In Singapore, for example, core values are emphasised. These are self-awareness, self-management, social awareness, relationship management, and responsible decision-taking. One cannot imagine all of this being delivered without the compulsory teaching of life skills, and indeed if we look in detail, this is exactly what we find: at the core are things like health education, PSHE, citizenship, global awareness and physical education. Surrounding these are knowledge skills—which include languages—maths and science, and, lastly, humanities and the arts.

In New Zealand, the key competencies are critical thinking and problem solving, using languages, symbols and texts, managing self and relating to others. In Australia, there are three core interrelated strands which include heath and physical education, personal and interpersonal development and citizenship interwoven with subject knowledge and cross-curricular skills. Indeed, thinking processes are included in nearly all these curriculums, and these are three very successful education systems which I think we can learn from.

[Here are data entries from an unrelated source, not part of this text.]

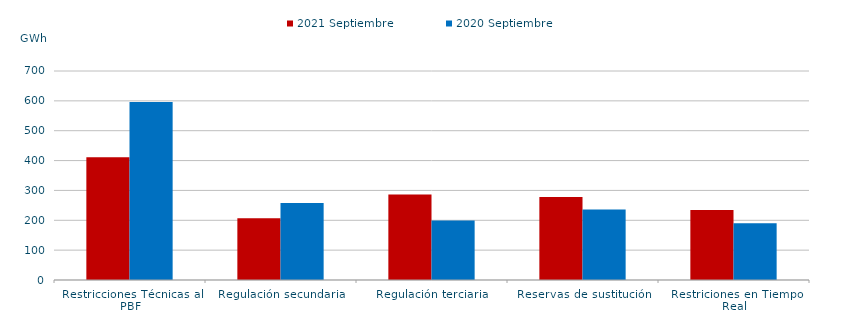
| Category | 2021 Septiembre | 2020 Septiembre |
|---|---|---|
| Restricciones Técnicas al PBF | 411.424 | 595.84 |
| Regulación secundaria | 206.746 | 257.717 |
| Regulación terciaria | 286.622 | 199.565 |
| Reservas de sustitución | 277.686 | 236.4 |
| Restriciones en Tiempo Real | 234.229 | 190.437 |
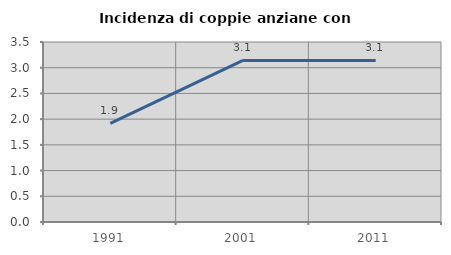
| Category | Incidenza di coppie anziane con figli |
|---|---|
| 1991.0 | 1.919 |
| 2001.0 | 3.142 |
| 2011.0 | 3.142 |
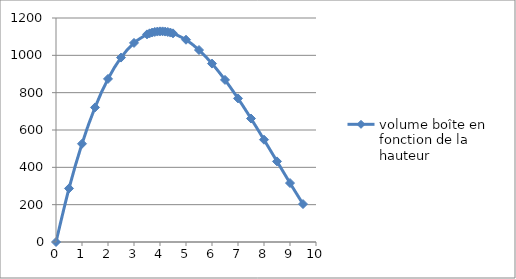
| Category | volume boîte en fonction de la hauteur |
|---|---|
| 0.0 | 0 |
| 0.5 | 287 |
| 1.0 | 526.3 |
| 1.5 | 720.9 |
| 2.0 | 873.8 |
| 2.5 | 988 |
| 3.0 | 1066.5 |
| 3.5 | 1112.3 |
| 3.6 | 1117.8 |
| 3.7 | 1122.136 |
| 3.8 | 1125.332 |
| 3.9 | 1127.412 |
| 4.0 | 1128.4 |
| 4.1 | 1128.32 |
| 4.2 | 1127.196 |
| 4.3 | 1125.052 |
| 4.4 | 1121.912 |
| 4.5 | 1117.8 |
| 5.0 | 1083.5 |
| 5.5 | 1028.5 |
| 6.0 | 955.8 |
| 6.5 | 868.4 |
| 7.0 | 769.3 |
| 7.5 | 661.5 |
| 8.0 | 548 |
| 8.5 | 431.8 |
| 9.0 | 315.9 |
| 9.5 | 203.3 |
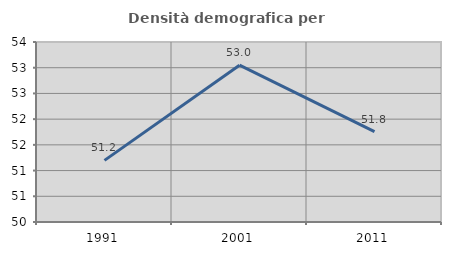
| Category | Densità demografica |
|---|---|
| 1991.0 | 51.199 |
| 2001.0 | 53.049 |
| 2011.0 | 51.758 |
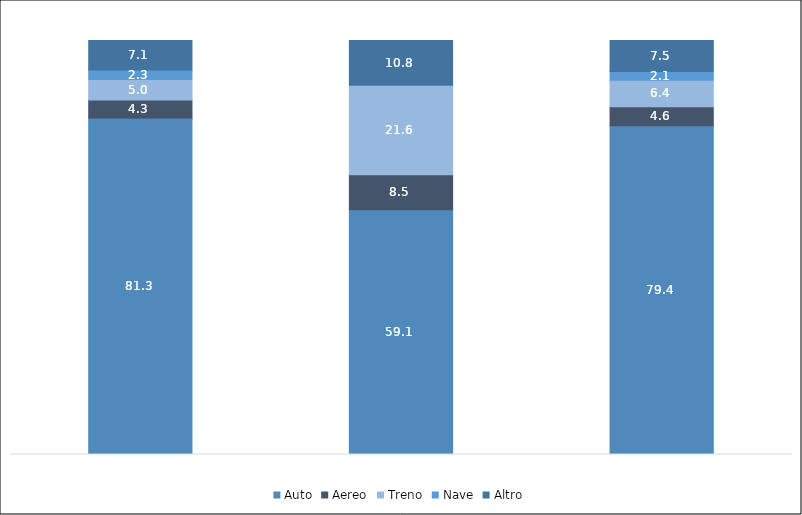
| Category | Auto | Aereo | Treno | Nave | Altro |
|---|---|---|---|---|---|
| VACANZA | 81.3 | 4.3 | 5 | 2.3 | 7.1 |
| LAVORO | 59.1 | 8.5 | 21.6 | 0 | 10.8 |
| TOTALE | 79.4 | 4.6 | 6.4 | 2.1 | 7.5 |
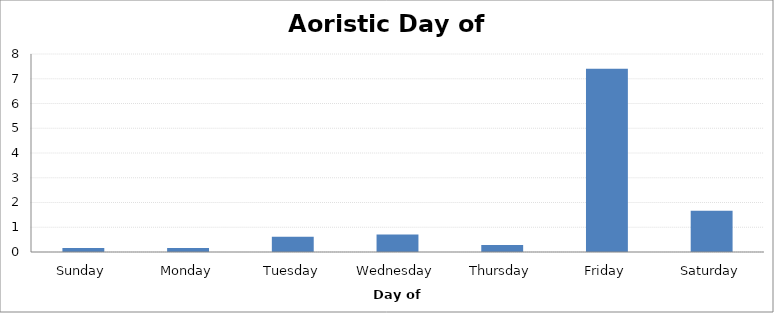
| Category | 0.164 0.164 0.618 0.711 0.280 7.399 1.663 |
|---|---|
| Sunday | 0.164 |
| Monday | 0.164 |
| Tuesday | 0.618 |
| Wednesday | 0.711 |
| Thursday | 0.28 |
| Friday | 7.399 |
| Saturday | 1.663 |
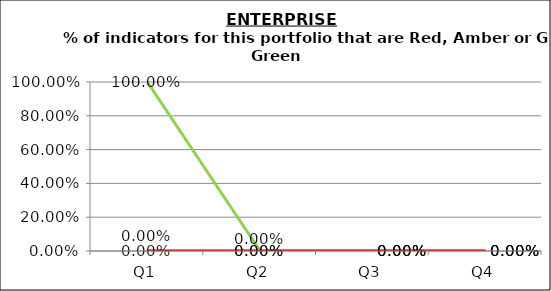
| Category | Green | Amber | Red |
|---|---|---|---|
| Q1 | 1 | 0 | 0 |
| Q2 | 0 | 0 | 0 |
| Q3 | 0 | 0 | 0 |
| Q4 | 0 | 0 | 0 |

However, none of these issues seems to emerge in the remit for the expert review panel; it mainly talks about knowledge and facts. We would like to know how the panel’s remit has been arrived at. The note from the Bill team says that the remit is always very important, and we can well believe that. But looking at it, we rather doubt whether what comes out will be anything like the curriculum of those very successful countries. This is one reason why this particular amendment has been put forward.